Orchids are a colourful addition to your tropical outdoor garden or indoor container garden, but black spots on the petals or leaves could be a sign of trouble. Identifying the cause of the spots is imperative in preventing the spread of potentially harmful plant diseases or infections.
Black spots are not always a sign that your orchids are in danger or diseased. Some orchid species feature naturally occurring spots on the petals of the flower. Species like Maxillaria cucullata or Brassada mivada feature leaves dotted with dark brown to black spots as part of the natural petal colouration. If the spots occur on the petals of your orchids, identify the species to determine if the markings are a trait of the cultivar. During times of high heat or drought, the leaves of some high-elevation orchids may develop small black spots, but improved environmental conditions will reverse the minor damage.
Spots on Leaves
Fungal and bacterial infections often manifest in the form of soft black spots on the leaves of the orchid plant. The fungus Diplocarpon rosae is more commonly referred to as black spot, and orchids are particularly susceptible to the potentially fatal plant disease. Bacterial leaf spot, caused by Pseudomonas cichorii, results in raised black bumps on the leaves of orchids. Both bacterial and fungal infections in orchids can result in the death of your plants if the diseases progress to the plant's root system. Isolating the affected plants, removing the damaged leaves and treating the orchid with a fungicide or bactericide made with ammonia are effective courses of treatment for infected orchids.
Spots on Flowers
Orchids are at risk for a fungal infection that results in small, mushy black spots on the petals of the flowers. Botrytris cinerea first causes black spots to occur on the flowers or buds of orchids, and if the fungus is left untreated, the infection will advance to a grey mould that consumes the flowers of the plant. The first line of defence against a botrytris infestationis to maintain adequate air circulation and limit humidity around your orchids and their soil. If the infection continues, a fungicide spray will treat the disease.

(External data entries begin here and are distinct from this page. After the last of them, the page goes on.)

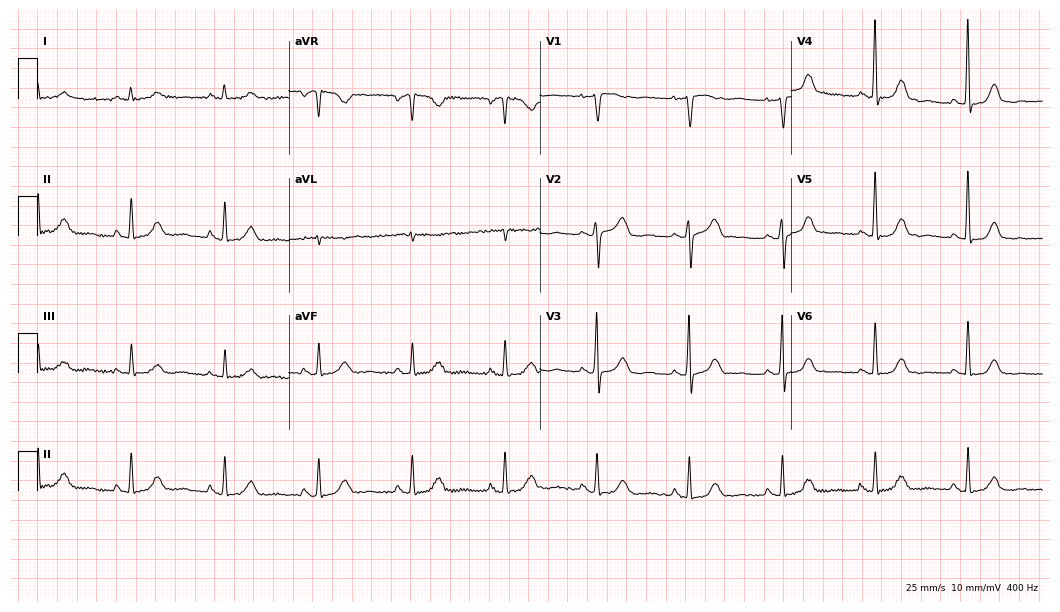
Electrocardiogram, a woman, 73 years old. Overall reading on record: normal ECG.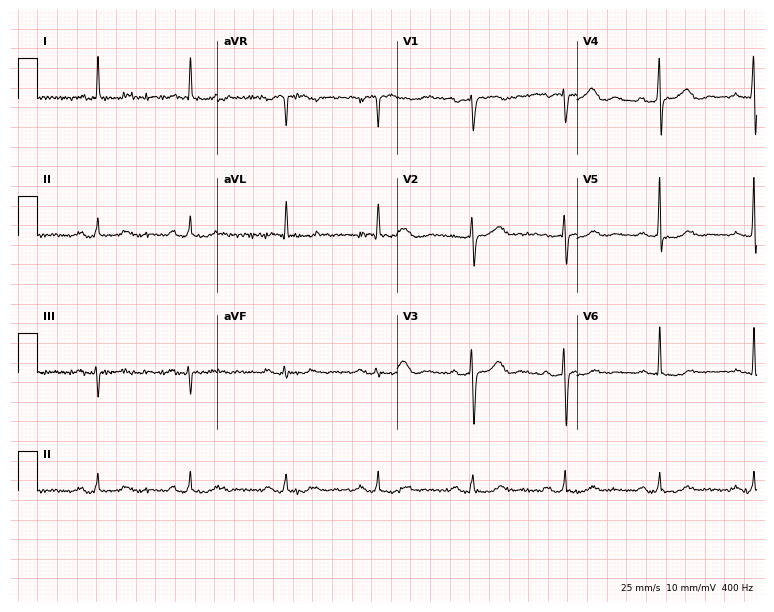
Standard 12-lead ECG recorded from a 71-year-old female. Read as a normal ECG.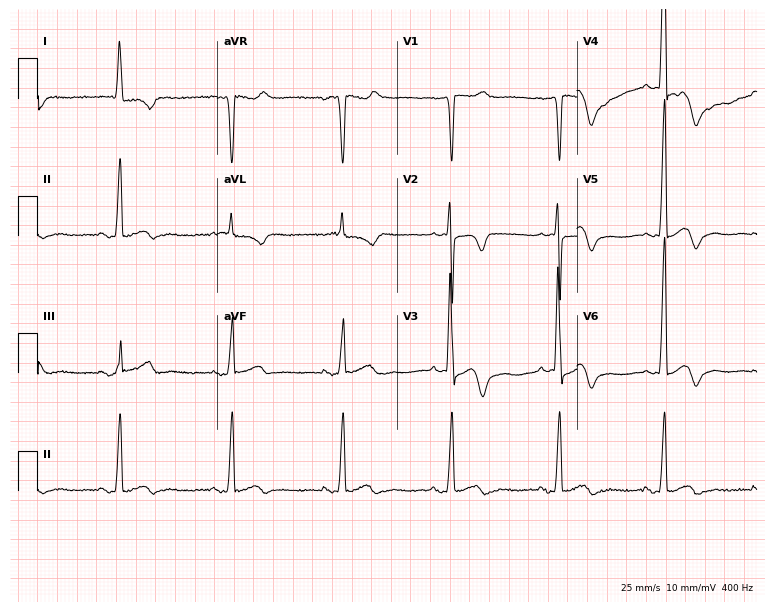
Standard 12-lead ECG recorded from a female patient, 81 years old (7.3-second recording at 400 Hz). None of these six findings is recorded: first-degree AV block, right bundle branch block, left bundle branch block, sinus bradycardia, atrial fibrillation, sinus tachycardia.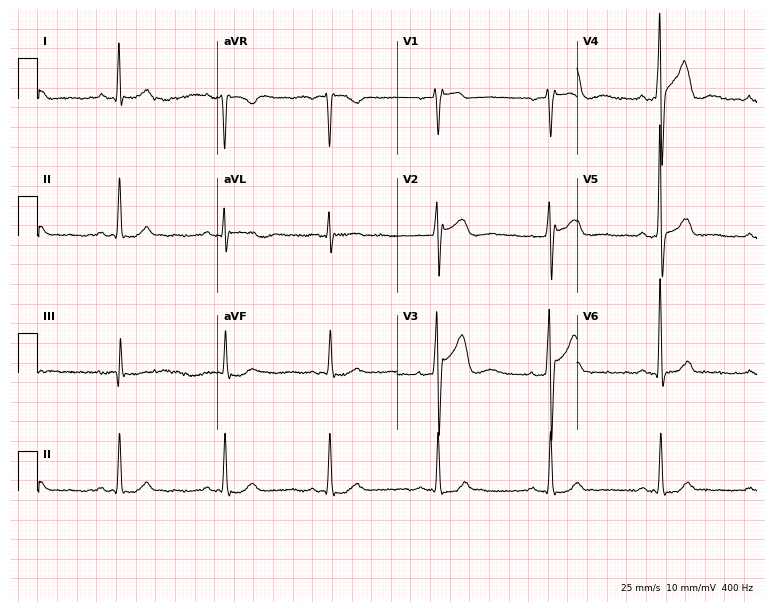
Standard 12-lead ECG recorded from a 57-year-old male patient (7.3-second recording at 400 Hz). None of these six findings is recorded: first-degree AV block, right bundle branch block, left bundle branch block, sinus bradycardia, atrial fibrillation, sinus tachycardia. Other findings, if any, are not listed.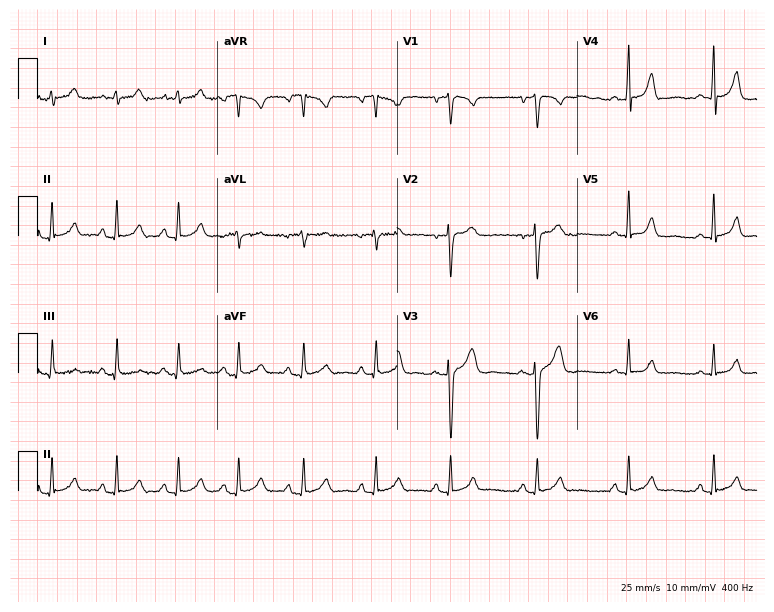
12-lead ECG from a 23-year-old woman (7.3-second recording at 400 Hz). Recorded interpretation: within normal limits.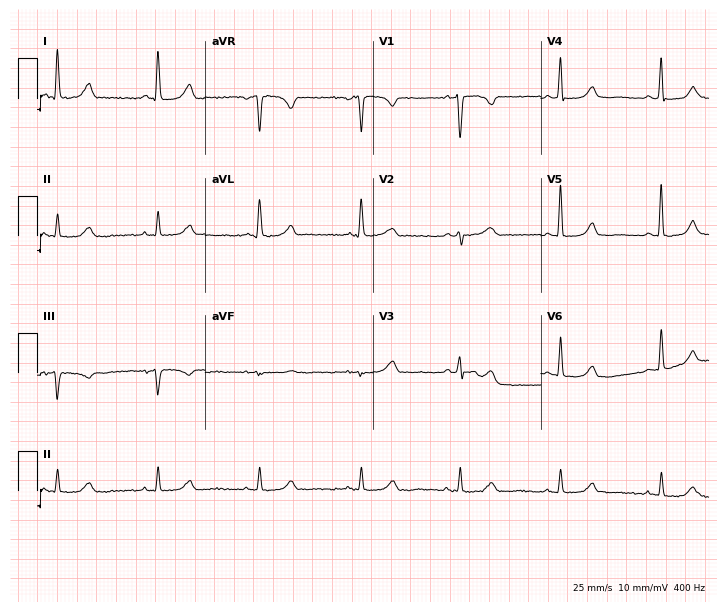
ECG — a 74-year-old female patient. Labelled as a normal ECG.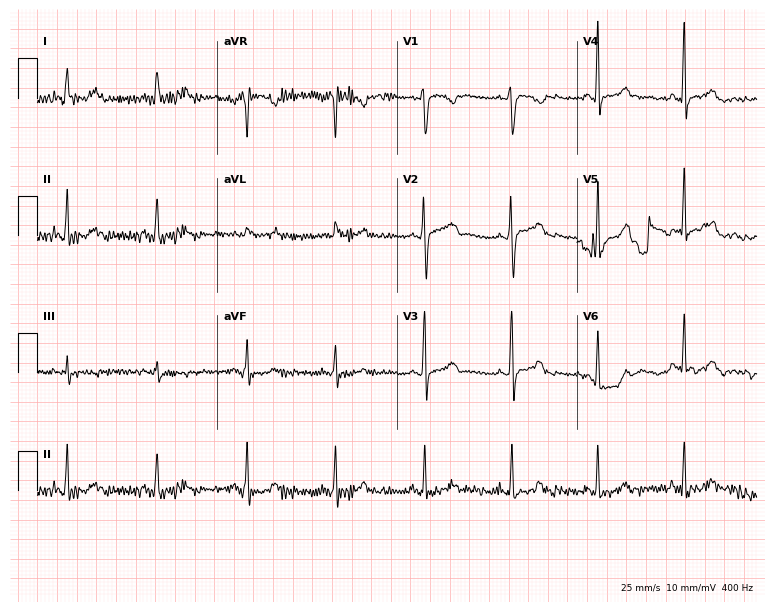
Resting 12-lead electrocardiogram. Patient: a female, 46 years old. None of these six findings is recorded: first-degree AV block, right bundle branch block, left bundle branch block, sinus bradycardia, atrial fibrillation, sinus tachycardia. Findings outside these six are not listed.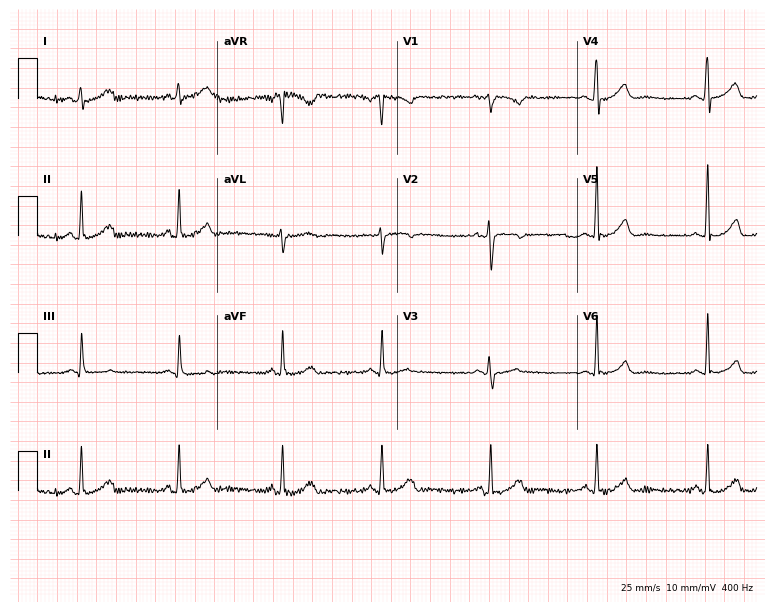
12-lead ECG from a 28-year-old woman. Screened for six findings — first-degree AV block, right bundle branch block (RBBB), left bundle branch block (LBBB), sinus bradycardia, atrial fibrillation (AF), sinus tachycardia — none is recorded.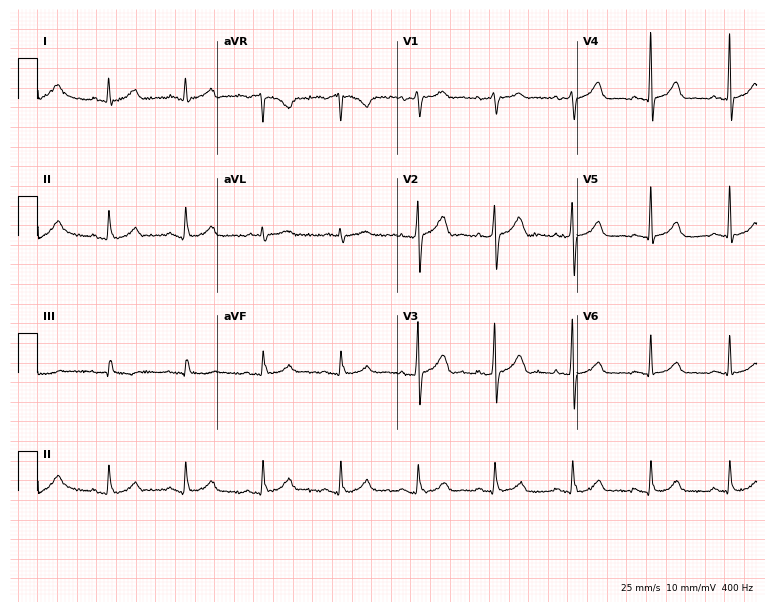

If the black spots on your orchids are the result of a fungal or bacterial infestation, isolating the infected plant will prevent the disease from spreading to otherwise healthy orchids. Either use a sharp blade to remove the infected leaves, or uproot and repot the diseased flower. Though orchids have a reputation as tropical flowers, most species are suited to temperatures that don't exceed 29.4 degrees C, and excess heat creates a breeding ground for potentially harmful fungus and bacteria. High humidity also promotes bacterial and fungal growth so maintain adequate air circulation with a fan and do not overwater or over-fertilise your orchids.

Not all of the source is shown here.